[コメント] 花と嵐とギャング(1961/日)
しかし、全体の出番の尺としては高倉が主人公で、鶴田は脇役レベルに思える。もっとも、出番は少なくても、神出鬼没に登場し、要所を締める鶴田も、美味しい役ではある。
女優としては、小宮光江と新井茂子の2人がヒロイン級の扱い。いずれも目立つ良い役だが、小宮は鶴田の妹で高倉の妻、という姐さん役で、押し出しも良く、この人をもっと見たいと思わせる活躍ぶりだ。高倉と会話しながら部屋のカーテンを閉めていき、ベッドに誘うシーンがいい。照れ顔の高倉。あるいは、小宮が江原真二郎と曽根晴美を銀行強盗の仲間に誘う場面は、大した貫禄だ。ちなみに、本作の曽根(ウィスパーという役名)も、とても目立つ。よく動く表情の演出がいいからだ。

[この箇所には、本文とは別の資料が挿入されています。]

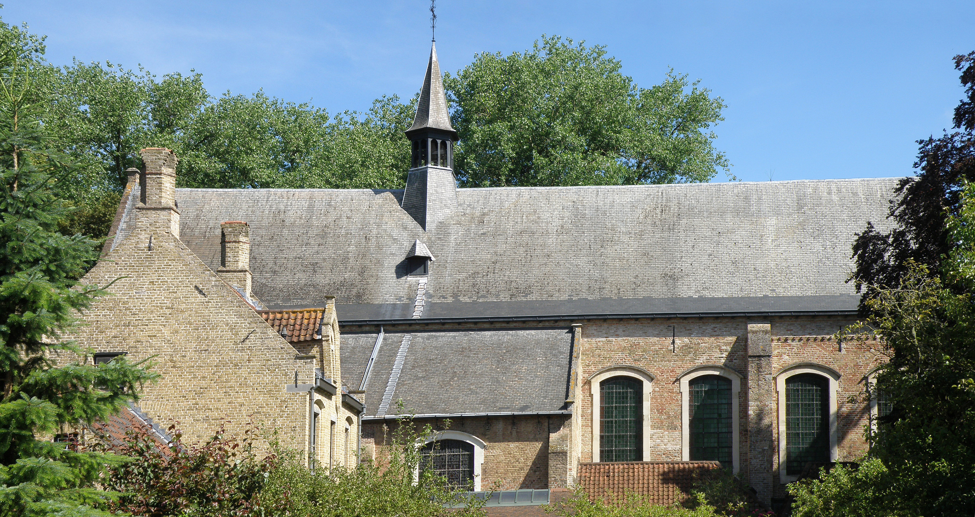 Bruges (Belgique). Église Sainte-Élisabeth-au-Béguinage, flanc sud. À gauche (brique jaune), maison béguinale n°7.

銀行強盗シーンもミニマルだが、タイトに見せる。直前に土砂降りになるという展開も良く、何よりも、銀行前の通りと行内の空間をムダなく見せ、あっという間に強盗シーンにケリをつける演出の早さがいい。空間描写で云えば、神戸の会長-佐々木孝丸の邸の場面で、屋内の構造をちゃんと見せるのにも驚いた。階段や、庭を挟んだ浴室など。あるいは、終盤の牧場から、高原を舞台とする銃撃戦でも、高低を活かしたロングショットがよく撮れている。
カット繋ぎの演出の特徴として、人物が歩いて来てカメラに近づき、一瞬黒画面を入れ、カットを変える、という繋ぎを何度も行う。新東宝時代からの石井輝男の得意技でもあるが、ちょっとやり過ぎのように感じる。口を尖らす新井茂子から、同じような表情の小川守(鶴田の弟役)へのマッチカットなんかは、才気走ったカッティングだが。
#備忘でその他の配役等を記述します。
・小宮のバーの壁には、シナトラの大きなポスターが貼ってあり、何度も映る。小川守が命じられて、河川敷で殺そうとする相手は、潮健児。鶴田、小宮、小川の母親は清川虹子。普通の母親ではない。大姉御という感じ。高倉が刑務所にいる間に幹部になっていたツンパ(役名)は、沖竜次。銀行強盗シーンで、行内にいる客の中に八名信夫がいる。横浜港?ヨットの場面で、鶴田の女として謎の外人女性が、こゝだけ出てくる。後半に殺し屋として出てくる男たちの中に、山本鱗一。